Investors and security holders are urged to read the joint proxy statement/prospectus and any other relevant documents filed with the SEC regarding the business combination transaction referred to in this press release, when they become available, because they will contain important information. The joint proxy statement/prospectus will be filed with the Securities and Exchange Commission by First Community Bancorp. Investors and security holders may obtain a free copy of the joint proxy statement/prospectus (when it becomes available) and other documents filed by First Community Bancorp with the Commission at the Commission's website at www.sec.gov. The registration statement may also be obtained free of charge from First Community Bancorp by directing a request to: Pacific Western Bank, 275 N. Brea Boulevard, Brea, CA 92821. Attention: Lynn Hopkins. Telephone: 714-674-5330.

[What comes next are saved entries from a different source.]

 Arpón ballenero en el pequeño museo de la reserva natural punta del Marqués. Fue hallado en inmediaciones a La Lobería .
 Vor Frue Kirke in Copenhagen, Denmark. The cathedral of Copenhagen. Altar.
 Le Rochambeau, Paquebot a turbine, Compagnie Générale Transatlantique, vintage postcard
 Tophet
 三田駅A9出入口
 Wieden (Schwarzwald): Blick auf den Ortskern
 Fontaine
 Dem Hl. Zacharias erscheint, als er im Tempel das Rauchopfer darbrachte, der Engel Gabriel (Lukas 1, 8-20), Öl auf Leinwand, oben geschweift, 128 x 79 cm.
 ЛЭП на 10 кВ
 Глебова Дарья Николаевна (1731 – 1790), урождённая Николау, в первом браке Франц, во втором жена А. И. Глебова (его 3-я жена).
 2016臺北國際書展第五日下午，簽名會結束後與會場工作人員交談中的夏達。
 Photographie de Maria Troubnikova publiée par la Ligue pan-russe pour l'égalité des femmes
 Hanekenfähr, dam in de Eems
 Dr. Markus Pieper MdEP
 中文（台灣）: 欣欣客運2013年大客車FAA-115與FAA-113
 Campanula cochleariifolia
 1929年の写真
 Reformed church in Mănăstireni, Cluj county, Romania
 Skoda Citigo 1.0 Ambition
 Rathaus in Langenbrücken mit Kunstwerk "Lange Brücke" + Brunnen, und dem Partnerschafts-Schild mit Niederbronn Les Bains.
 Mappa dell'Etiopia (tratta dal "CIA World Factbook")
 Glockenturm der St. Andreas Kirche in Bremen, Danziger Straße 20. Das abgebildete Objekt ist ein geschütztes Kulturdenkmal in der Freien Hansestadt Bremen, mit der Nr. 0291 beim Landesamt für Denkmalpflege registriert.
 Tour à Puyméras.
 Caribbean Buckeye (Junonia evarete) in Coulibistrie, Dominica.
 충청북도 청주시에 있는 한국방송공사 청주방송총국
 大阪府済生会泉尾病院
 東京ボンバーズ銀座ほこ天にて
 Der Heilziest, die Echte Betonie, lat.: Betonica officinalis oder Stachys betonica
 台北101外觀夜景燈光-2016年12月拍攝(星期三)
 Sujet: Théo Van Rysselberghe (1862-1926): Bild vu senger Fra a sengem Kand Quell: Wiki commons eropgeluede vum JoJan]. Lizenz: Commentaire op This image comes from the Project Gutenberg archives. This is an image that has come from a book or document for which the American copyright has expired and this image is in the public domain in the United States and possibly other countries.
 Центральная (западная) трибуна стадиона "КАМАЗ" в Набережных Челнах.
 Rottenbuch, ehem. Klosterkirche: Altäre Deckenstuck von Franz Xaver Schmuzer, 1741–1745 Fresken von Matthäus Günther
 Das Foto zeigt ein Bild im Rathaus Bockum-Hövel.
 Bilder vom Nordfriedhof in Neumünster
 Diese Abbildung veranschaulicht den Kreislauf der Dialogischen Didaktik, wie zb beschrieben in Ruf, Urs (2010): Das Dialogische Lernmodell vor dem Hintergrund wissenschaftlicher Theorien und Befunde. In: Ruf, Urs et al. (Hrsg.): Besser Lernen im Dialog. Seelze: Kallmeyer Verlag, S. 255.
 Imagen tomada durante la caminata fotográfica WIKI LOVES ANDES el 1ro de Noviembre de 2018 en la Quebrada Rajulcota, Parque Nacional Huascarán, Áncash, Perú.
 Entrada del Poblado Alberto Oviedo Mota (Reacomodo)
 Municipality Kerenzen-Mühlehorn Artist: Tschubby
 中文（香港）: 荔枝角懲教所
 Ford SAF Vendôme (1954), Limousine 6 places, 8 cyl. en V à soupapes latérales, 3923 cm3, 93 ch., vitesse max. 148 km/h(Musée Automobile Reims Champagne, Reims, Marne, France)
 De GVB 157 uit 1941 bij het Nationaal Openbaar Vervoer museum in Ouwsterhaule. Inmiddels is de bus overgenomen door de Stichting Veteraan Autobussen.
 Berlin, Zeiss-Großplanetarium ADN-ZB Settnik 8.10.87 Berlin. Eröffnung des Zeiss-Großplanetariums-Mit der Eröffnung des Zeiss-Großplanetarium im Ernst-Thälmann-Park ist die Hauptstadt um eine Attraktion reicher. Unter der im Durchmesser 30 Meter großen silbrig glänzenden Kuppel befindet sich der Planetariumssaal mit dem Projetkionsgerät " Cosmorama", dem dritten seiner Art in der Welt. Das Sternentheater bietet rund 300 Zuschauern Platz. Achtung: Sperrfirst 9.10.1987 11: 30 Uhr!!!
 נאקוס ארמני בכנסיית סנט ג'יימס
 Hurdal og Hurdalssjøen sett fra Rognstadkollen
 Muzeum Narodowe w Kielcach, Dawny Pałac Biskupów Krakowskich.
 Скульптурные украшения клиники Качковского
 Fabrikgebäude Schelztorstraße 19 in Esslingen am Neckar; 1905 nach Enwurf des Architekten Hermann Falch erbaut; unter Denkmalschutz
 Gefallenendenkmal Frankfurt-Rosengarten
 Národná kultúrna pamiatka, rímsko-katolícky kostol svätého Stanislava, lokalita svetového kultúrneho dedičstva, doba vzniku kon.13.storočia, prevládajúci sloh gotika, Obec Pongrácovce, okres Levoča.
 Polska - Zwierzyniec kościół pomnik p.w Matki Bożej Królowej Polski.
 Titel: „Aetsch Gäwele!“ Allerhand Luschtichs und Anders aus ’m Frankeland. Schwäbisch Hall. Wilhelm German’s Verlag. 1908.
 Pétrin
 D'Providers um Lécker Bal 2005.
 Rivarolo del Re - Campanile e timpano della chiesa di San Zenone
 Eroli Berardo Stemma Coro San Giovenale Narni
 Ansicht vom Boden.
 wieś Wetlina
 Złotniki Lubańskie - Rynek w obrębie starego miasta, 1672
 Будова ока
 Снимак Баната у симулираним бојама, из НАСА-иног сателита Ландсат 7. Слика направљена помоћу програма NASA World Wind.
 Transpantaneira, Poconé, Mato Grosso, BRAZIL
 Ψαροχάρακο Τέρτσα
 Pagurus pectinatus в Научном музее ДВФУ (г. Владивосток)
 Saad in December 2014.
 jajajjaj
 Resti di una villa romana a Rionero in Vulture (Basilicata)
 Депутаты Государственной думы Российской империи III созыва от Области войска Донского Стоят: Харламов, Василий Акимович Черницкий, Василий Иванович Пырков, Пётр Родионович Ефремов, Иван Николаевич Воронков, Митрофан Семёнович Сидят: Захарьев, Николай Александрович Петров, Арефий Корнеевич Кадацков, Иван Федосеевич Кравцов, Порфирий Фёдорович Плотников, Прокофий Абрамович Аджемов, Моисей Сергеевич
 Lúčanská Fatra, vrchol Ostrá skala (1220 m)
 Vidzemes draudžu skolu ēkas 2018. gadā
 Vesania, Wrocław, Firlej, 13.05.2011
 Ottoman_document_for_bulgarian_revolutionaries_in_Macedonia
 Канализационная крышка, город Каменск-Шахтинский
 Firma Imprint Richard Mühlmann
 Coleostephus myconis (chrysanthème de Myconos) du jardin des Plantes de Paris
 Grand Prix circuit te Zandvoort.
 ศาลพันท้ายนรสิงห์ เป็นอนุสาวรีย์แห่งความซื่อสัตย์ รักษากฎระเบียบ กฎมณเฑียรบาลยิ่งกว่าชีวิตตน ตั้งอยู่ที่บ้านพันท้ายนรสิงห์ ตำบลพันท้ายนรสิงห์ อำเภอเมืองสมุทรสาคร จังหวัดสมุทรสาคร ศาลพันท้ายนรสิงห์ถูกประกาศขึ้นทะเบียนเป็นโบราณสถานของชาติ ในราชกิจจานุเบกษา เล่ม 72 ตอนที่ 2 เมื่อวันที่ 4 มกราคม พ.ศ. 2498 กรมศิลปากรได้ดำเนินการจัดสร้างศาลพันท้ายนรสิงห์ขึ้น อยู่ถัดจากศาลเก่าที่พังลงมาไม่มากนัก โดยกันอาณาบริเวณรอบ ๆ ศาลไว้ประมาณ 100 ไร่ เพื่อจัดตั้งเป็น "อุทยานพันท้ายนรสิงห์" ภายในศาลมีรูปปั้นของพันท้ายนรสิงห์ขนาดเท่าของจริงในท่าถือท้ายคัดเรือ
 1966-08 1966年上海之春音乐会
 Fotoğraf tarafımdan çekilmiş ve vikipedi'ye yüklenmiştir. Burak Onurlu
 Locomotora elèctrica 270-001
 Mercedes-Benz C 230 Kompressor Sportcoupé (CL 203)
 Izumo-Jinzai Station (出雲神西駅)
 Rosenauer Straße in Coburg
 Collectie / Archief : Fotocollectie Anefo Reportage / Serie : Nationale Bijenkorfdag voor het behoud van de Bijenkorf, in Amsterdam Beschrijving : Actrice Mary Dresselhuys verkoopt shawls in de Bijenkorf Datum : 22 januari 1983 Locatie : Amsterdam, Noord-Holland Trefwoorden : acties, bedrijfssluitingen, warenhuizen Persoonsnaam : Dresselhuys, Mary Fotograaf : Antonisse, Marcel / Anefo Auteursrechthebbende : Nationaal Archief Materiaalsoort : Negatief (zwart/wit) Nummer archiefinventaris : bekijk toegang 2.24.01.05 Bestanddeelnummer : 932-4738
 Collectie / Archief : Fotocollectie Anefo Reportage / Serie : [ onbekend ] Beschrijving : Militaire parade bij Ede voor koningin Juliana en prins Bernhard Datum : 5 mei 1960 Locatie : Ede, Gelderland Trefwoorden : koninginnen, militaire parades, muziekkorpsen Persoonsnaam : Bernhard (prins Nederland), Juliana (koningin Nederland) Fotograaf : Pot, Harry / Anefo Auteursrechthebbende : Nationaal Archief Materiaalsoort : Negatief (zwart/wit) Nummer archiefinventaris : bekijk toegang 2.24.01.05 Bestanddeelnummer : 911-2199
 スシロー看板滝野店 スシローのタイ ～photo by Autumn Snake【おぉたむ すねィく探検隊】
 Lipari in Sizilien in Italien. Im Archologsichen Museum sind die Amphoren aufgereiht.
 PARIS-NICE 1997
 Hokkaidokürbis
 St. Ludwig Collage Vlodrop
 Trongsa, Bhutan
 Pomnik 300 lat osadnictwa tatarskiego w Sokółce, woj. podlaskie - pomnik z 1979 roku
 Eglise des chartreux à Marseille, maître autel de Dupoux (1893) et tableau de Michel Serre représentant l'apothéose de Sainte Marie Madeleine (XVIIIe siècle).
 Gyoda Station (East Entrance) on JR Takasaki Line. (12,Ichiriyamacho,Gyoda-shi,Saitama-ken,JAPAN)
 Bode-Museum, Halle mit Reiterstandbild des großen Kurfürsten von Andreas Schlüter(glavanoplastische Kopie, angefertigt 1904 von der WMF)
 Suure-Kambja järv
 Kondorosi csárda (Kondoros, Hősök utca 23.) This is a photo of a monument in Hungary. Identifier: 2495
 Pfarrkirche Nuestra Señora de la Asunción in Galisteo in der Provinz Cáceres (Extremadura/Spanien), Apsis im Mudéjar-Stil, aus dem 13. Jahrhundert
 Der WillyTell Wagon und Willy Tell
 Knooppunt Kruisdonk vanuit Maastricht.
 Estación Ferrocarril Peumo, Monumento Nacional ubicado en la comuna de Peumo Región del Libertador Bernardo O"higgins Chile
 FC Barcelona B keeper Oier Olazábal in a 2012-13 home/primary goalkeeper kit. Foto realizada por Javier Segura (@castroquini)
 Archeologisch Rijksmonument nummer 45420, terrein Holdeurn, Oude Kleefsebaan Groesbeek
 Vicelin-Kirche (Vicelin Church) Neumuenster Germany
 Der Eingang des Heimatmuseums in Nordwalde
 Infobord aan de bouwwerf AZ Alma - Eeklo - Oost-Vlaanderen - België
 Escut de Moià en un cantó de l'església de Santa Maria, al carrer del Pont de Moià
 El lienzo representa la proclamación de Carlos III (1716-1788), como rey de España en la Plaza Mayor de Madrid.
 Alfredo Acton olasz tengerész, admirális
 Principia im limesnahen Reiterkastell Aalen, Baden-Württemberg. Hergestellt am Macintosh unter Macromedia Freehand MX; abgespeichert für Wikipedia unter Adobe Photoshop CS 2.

        First Community Bancorp's executive officers and directors may be deemed to be participants in the solicitation of proxies from the stockholders of First Community Bancorp in favor of the issuance of shares of its common stock in the business combination transaction. Information concerning the identity of the participants in the solicitation of proxies by First Community Bancorp's executive officers and directors and their direct or indirect interests, by security holdings or otherwise, may be



obtained from the Secretary of First Community Bancorp at the address listed above. Investors and security holders may obtain more detailed information regarding the direct and indirect interests of First Community Bancorp's executive officers and directors in the business combination transaction by reading the joint proxy statement/prospectus filed with the SEC when it becomes available.